Why the gays fight

I enjoyed Justin Noia's Nov. 1 column about gay pride. It mirrored a good deal of my ignorance about gay culture when I first came out.

Then, last spring, in a casual chat with a professor, I was put on the spot: "Why do you think we are fighting for marriage rights?" I had taken Professor Erwin Chemerinsky's class; I was ready to answer this question. But my legal citations and historical referents were trite. There was a much better answer: "When your friends are dying from a medical condition that the White House won't talk about and the National Institutes of Health won't research, and lovers are denied access to hospital rooms because they aren't-and can't be-legally married, it catalyzes your politics."

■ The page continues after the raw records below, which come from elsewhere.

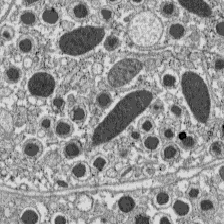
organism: C57BL Mouse
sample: Pancreatic islet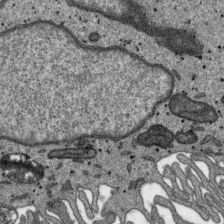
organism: Human
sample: Lung epithelial cells, uninfected (mock) control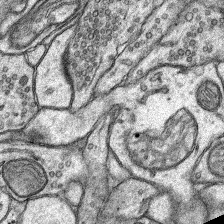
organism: Rat
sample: Hippocampus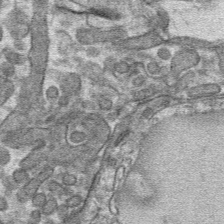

Pride (or whatever you want to call this nebulous identity issue) does not come about without substance. Marginalized groups-and Noia admits gays are marginalized, even if he's not personally afraid of us-create identity politics by identifying oppression and then fighting that oppression by taking it public. Jews cite the holocaust, blacks slavery, gays AIDS and the legal prejudices that have survived.

So before pointing out the semantic flimsiness of a "pride movement," remember the movement itself has its own natural progression, as do the individuals involved. Whatever it is labeled today, and however "unnatural" a demand is being made, people taking their identity seriously is not a unique or surprising phenomenon. Furthermore, a reductionist critique-lumping all non-straight couples together as "unnatural"-completely sidesteps the nuanced differences within the Lesbian, Gay, Bisexual and Transgender community.

The fight for marriage is more than just pride flexing itself, it's a fight for social mobility and tangible benefits. This is not just a philosophical construct, it's a social reality. So why is there pride? Because there is oppression. And oppression gets internalized quite easily. And in a society where we're told daily that we're free, it is hard to tell individuals coming out of silence to hush up and not identify with a greater cause.